Japanese is one of the most commonly spoken languages in the world. That being said, it’s not always easy to find Japanese language datasets with a specific dialect or type of speech to train your models.
That’s why we’ve done the hard bit for you. Here at Twine, we’ve searched high and low to find the best Japanese Language datasets.
Are you ready?
Let’s dive into our list of the best Japanese Language datasets in 2022.
Here are our top picks for Japanese Language datasets:
1. PheMT Dataset
Created by Fujii in 2020, the PheMT Dataset is based on the MTNT dataset, with additional annotations of four linguistic phenomena: Proper Noun, Abbreviated Noun, Colloquial Expression, and Variant., in Japanese, English language. Containing 1,566 in TSV file format.
2. CC100-Japanese Dataset
Created by Conneau & Wenzek in 2020, the CC100-Japanese This dataset is one of the 100 corpora of monolingual data that was processed from the January-December 2018 Commoncrawl snapshots from the CC-Net repository. The size of this corpus is 15G., in the Japanese language. In Text file format.
Created by Shen in 2020, the HJDataset Dataset contains over 250,000 layout element annotations of seven types in Japanese documents., in the Japanese language. Containing 250,000+ in JSON file format.
4. Business Scene Dialogue (BSD) Dataset
Created by Rikters in 2020, the Business Scene Dialogue (BSD) Dataset contains 955 scenarios and 30,000 parallel sentences in English-Japanese. Japanese, and English language. Containing 30 in JSON file format.
5. MNIST Dataset
The MNIST database of handwritten digits, available from this page, has a training set of 60,000 examples, and a test set of 10,000 examples. It is a subset of a larger set available from NIST. The digits have been size-normalized and centered in a fixed-size image. It is a good database for people who want to try learning techniques and pattern recognition methods on real-world data while spending minimal effort on preprocessing and formatting. In Text file format.
6. JaQuAD: Japanese Question Answering Dataset
Japanese Question Answering Dataset (JaQuAD), released in 2022, is a human-annotated dataset created for Japanese Machine Reading Comprehension. JaQuAD is developed to provide a SQuAD-like QA dataset in Japanese. JaQuAD contains 39,696 question-answer pairs. Questions and answers are manually curated by human annotators. Contexts are collected from Japanese Wikipedia articles, in Text file format.

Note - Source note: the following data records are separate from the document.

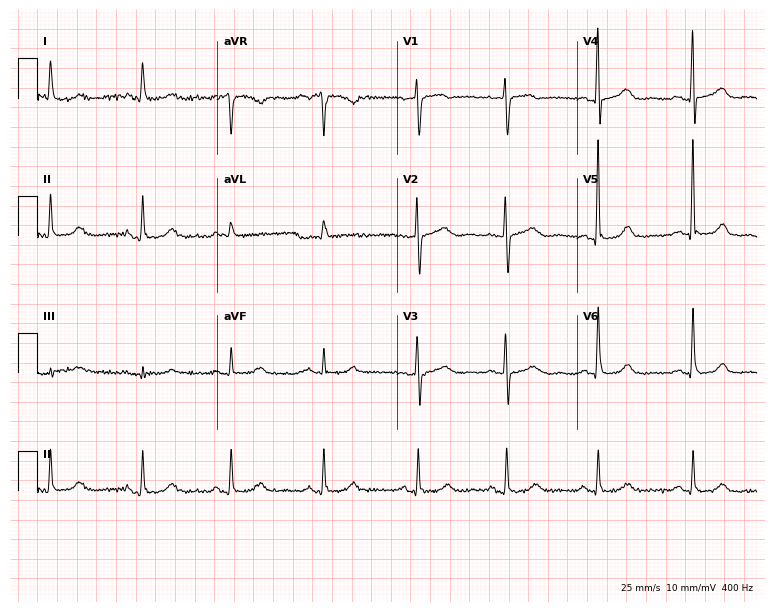
ECG — a female patient, 51 years old. Labelled as a normal ECG.
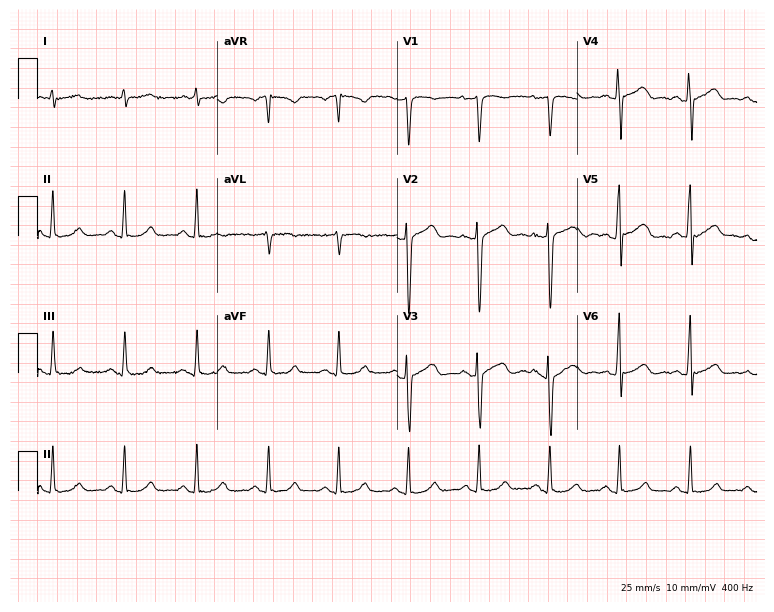
Electrocardiogram (7.3-second recording at 400 Hz), a man, 61 years old. Of the six screened findings (first-degree AV block, right bundle branch block, left bundle branch block, sinus bradycardia, atrial fibrillation, sinus tachycardia), none is recorded.
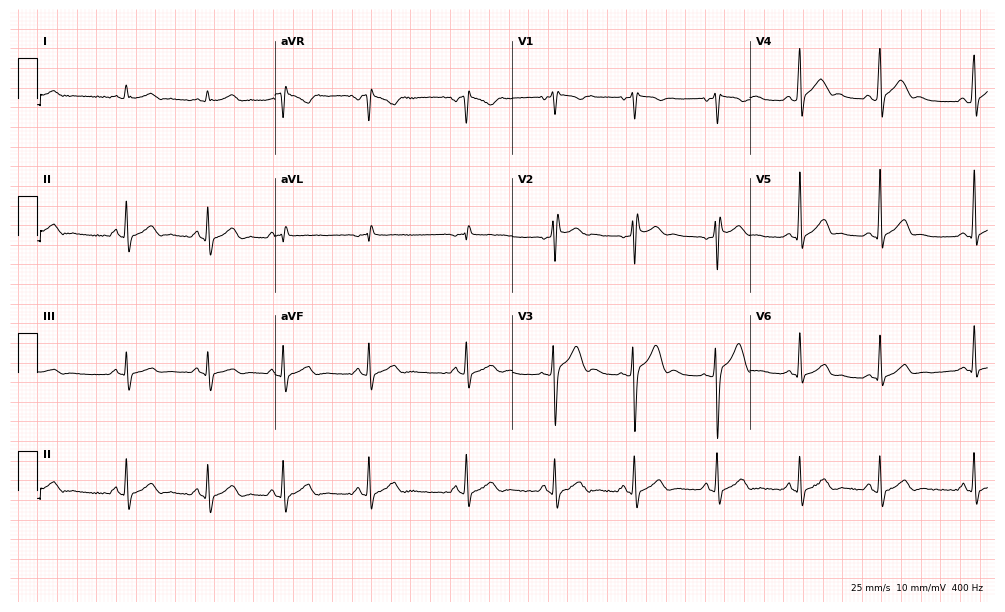
Standard 12-lead ECG recorded from a 20-year-old male. Read as a normal ECG.
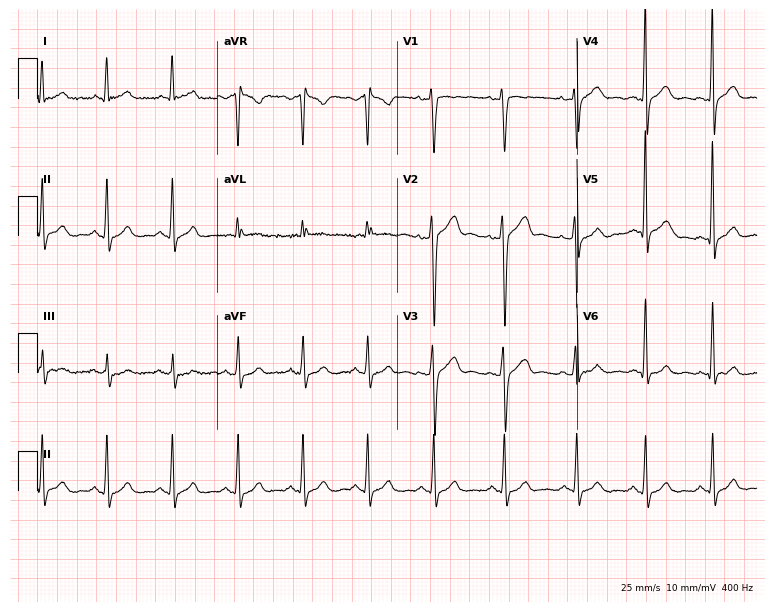
Resting 12-lead electrocardiogram. Patient: a man, 39 years old. None of these six findings is recorded: first-degree AV block, right bundle branch block (RBBB), left bundle branch block (LBBB), sinus bradycardia, atrial fibrillation (AF), sinus tachycardia. Findings outside these six are not listed.
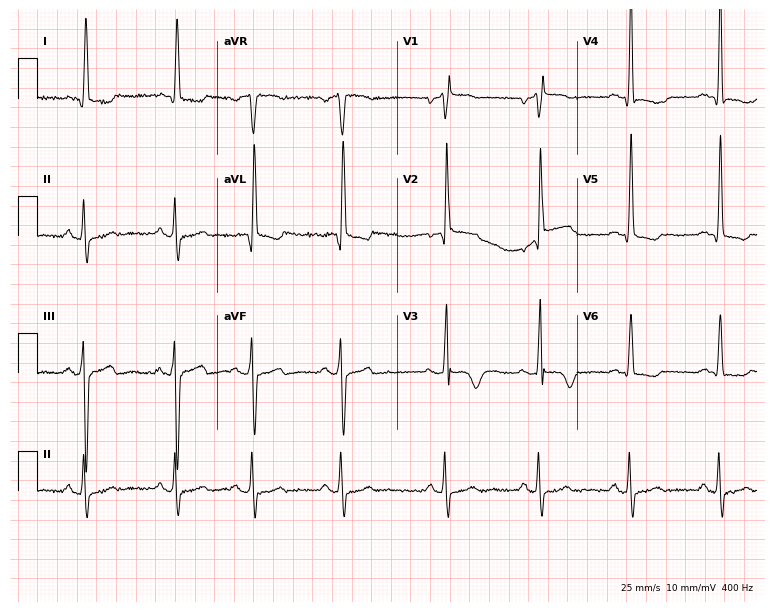
12-lead ECG (7.3-second recording at 400 Hz) from a female patient, 79 years old. Findings include right bundle branch block.
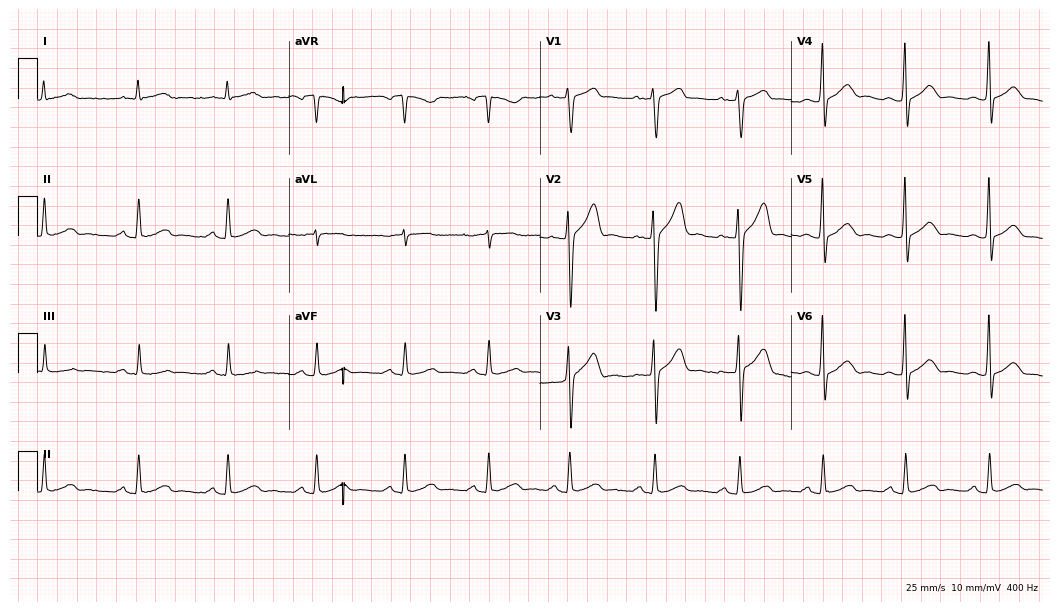
12-lead ECG from a male, 45 years old. Labelled as a normal ECG.
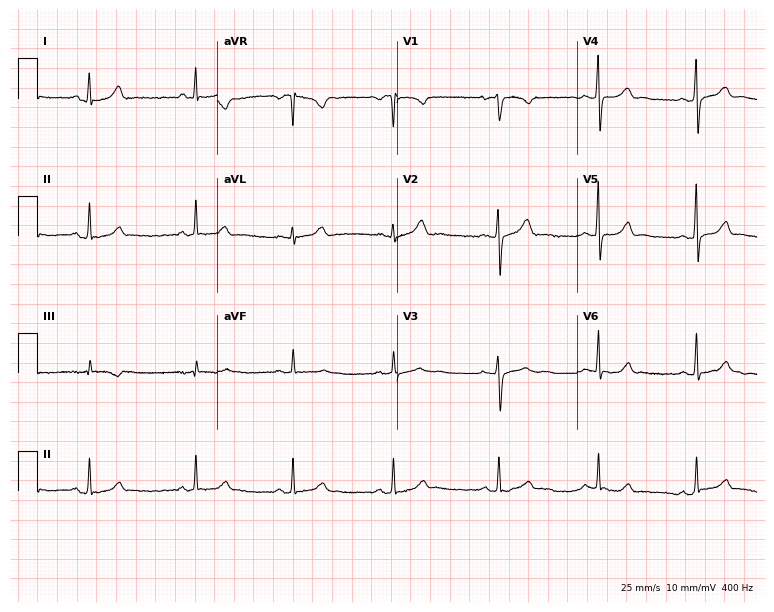
Resting 12-lead electrocardiogram. Patient: a woman, 25 years old. None of these six findings is recorded: first-degree AV block, right bundle branch block (RBBB), left bundle branch block (LBBB), sinus bradycardia, atrial fibrillation (AF), sinus tachycardia. Only these six findings were labelled.
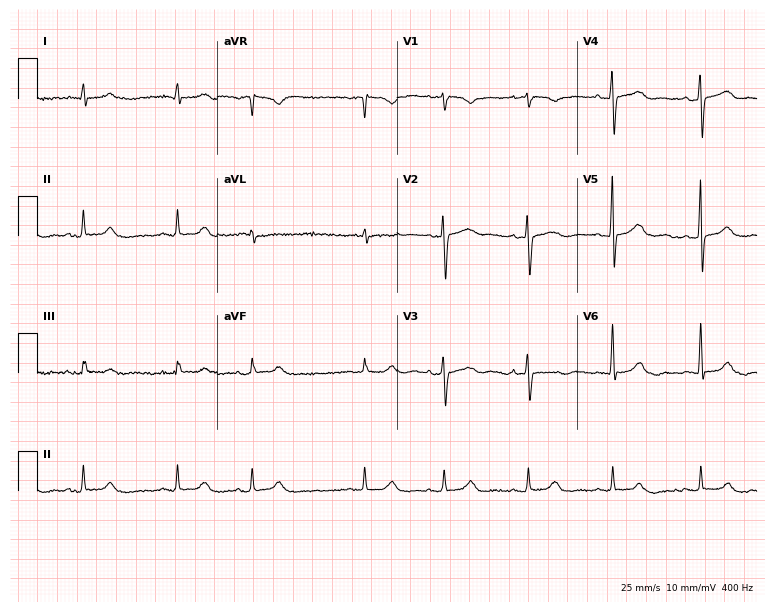
ECG — a 79-year-old male. Labelled as a normal ECG.
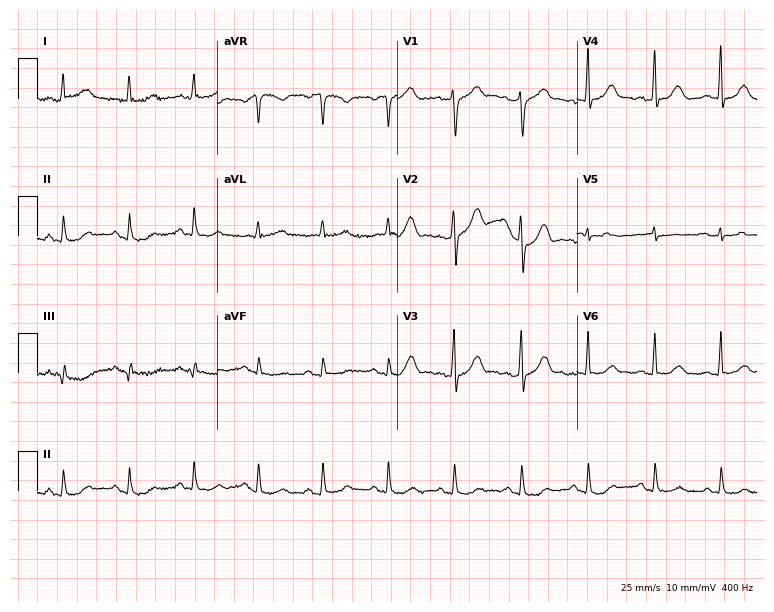
Electrocardiogram, a 55-year-old man. Overall reading on record: normal ECG.
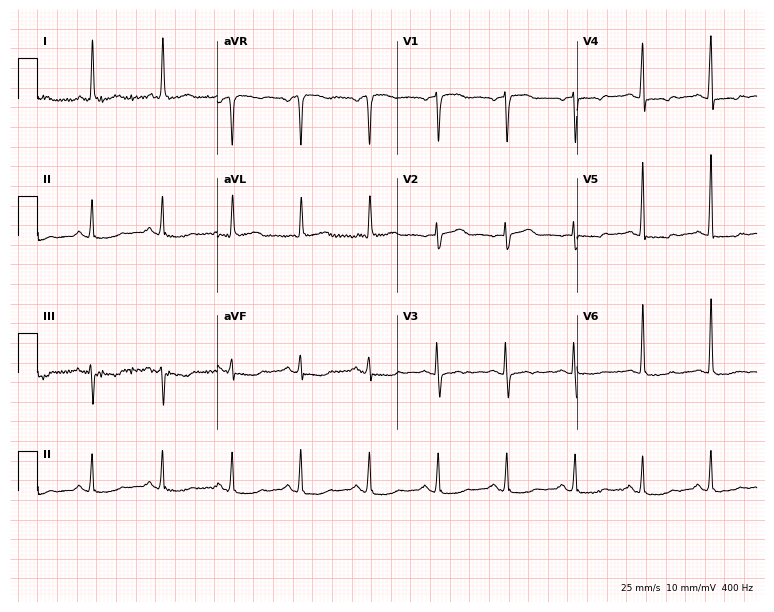
Electrocardiogram, a female, 72 years old. Of the six screened findings (first-degree AV block, right bundle branch block (RBBB), left bundle branch block (LBBB), sinus bradycardia, atrial fibrillation (AF), sinus tachycardia), none is recorded.

To conclude, here are top picks for the best Japanese Language datasets for your projects:
- PheMT Dataset
- C100-Japanese Dataset
- Business Scene Dialogue (BSD) Dataset
- MNIST Dataset
- JaQuAD: Japanese Question Answering Dataset
We hope that this list has either helped you find a dataset for your project or, realize the myriad of options available to you.
If there are any datasets you would like us to add to the list then please let us know here.
If you would like to find out more about how we could help build a custom dataset for your project then please don’t hesitate to contact us!
Let us help you do the math – check our AI dataset project calculator.